## Task
Transcribe every line from the one containing "EUR | 88.175 |" to the end of the listing, exactly as written, and leave out the pictures.
◆ ◆ ◆
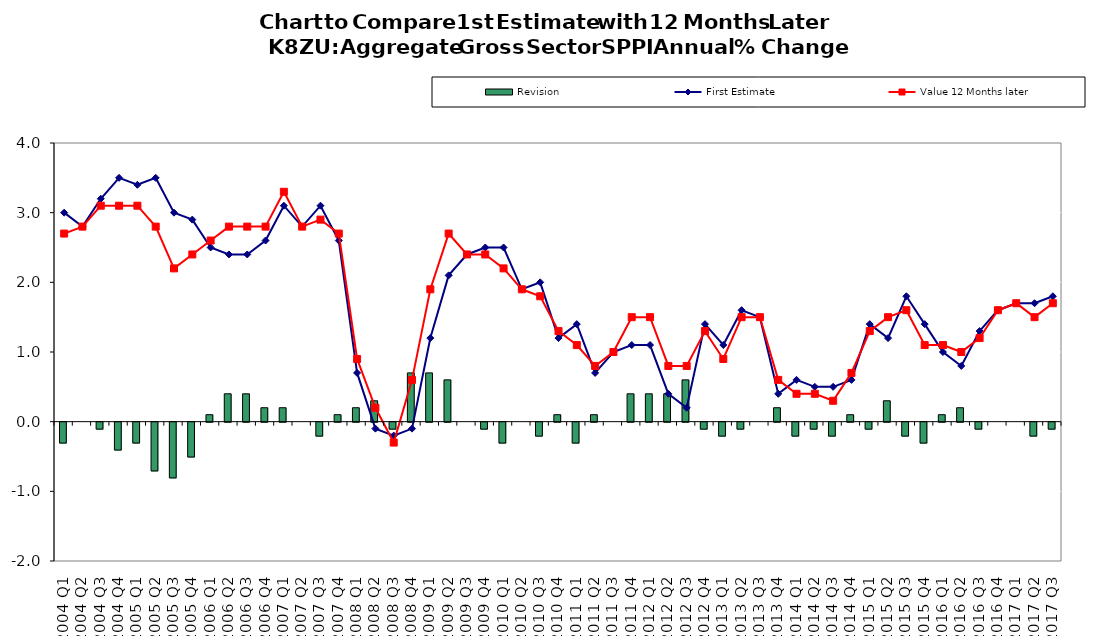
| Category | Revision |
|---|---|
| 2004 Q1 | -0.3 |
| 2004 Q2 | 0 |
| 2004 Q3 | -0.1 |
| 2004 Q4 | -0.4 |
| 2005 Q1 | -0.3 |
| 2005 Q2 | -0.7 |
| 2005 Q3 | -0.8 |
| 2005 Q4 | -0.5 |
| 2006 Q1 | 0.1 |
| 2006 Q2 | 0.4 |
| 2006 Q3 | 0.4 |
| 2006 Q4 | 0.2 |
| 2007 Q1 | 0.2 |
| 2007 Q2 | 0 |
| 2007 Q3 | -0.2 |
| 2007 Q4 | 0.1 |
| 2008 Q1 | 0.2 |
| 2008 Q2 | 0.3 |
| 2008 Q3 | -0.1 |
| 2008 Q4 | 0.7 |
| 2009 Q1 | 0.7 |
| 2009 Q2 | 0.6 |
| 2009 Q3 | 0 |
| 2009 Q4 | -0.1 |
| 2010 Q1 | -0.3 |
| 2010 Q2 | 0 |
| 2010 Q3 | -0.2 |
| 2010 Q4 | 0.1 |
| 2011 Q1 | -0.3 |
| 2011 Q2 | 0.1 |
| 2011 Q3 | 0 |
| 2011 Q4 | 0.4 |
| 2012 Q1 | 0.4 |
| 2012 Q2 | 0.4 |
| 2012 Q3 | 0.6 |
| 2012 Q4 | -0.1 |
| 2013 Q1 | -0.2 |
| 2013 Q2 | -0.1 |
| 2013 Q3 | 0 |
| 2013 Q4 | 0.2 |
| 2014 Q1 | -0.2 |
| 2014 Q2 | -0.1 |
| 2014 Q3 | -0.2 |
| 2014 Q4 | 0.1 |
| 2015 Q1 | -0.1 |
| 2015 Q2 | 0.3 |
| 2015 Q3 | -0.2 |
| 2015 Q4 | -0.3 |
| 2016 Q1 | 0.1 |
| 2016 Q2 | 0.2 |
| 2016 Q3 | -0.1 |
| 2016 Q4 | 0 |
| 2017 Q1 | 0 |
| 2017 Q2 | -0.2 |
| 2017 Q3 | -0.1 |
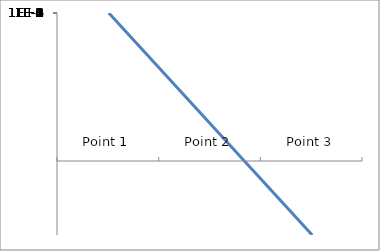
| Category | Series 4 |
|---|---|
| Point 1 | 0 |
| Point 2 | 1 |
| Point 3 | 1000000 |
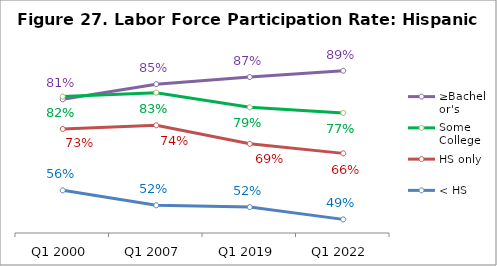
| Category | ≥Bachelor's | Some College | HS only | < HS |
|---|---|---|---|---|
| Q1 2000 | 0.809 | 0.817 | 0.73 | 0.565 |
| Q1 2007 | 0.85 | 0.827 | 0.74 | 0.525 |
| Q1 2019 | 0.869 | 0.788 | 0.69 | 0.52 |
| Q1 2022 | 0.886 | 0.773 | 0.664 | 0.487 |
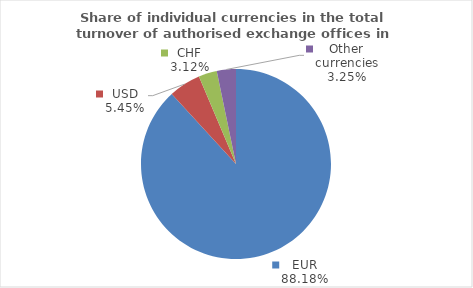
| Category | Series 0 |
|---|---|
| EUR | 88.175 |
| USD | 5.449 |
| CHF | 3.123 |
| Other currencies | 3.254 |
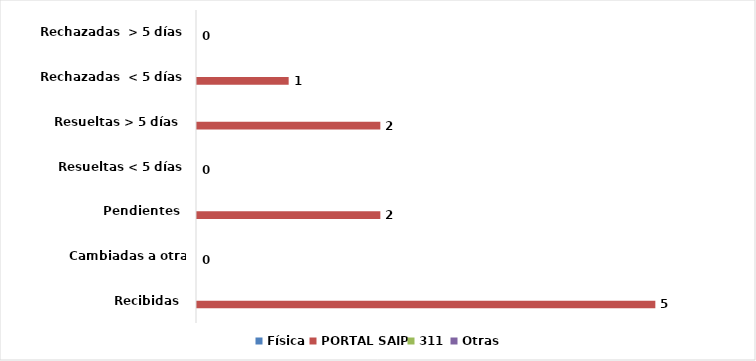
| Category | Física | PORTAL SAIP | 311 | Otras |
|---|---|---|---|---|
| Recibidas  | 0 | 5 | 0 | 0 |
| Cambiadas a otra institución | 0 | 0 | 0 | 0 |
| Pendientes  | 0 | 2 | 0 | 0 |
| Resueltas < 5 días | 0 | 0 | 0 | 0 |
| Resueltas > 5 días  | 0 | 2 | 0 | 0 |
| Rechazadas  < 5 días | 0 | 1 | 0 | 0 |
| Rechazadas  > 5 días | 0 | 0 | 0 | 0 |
◆ ◆ ◆
## Task solution
| EUR | 88.175 |
| USD | 5.449 |
| CHF | 3.123 |
| Other currencies | 3.254 |
| Category | Física | PORTAL SAIP | 311 | Otras |
|---|---|---|---|---|
| Recibidas  | 0 | 5 | 0 | 0 |
| Cambiadas a otra institución | 0 | 0 | 0 | 0 |
| Pendientes  | 0 | 2 | 0 | 0 |
| Resueltas < 5 días | 0 | 0 | 0 | 0 |
| Resueltas > 5 días  | 0 | 2 | 0 | 0 |
| Rechazadas  < 5 días | 0 | 1 | 0 | 0 |
| Rechazadas  > 5 días | 0 | 0 | 0 | 0 |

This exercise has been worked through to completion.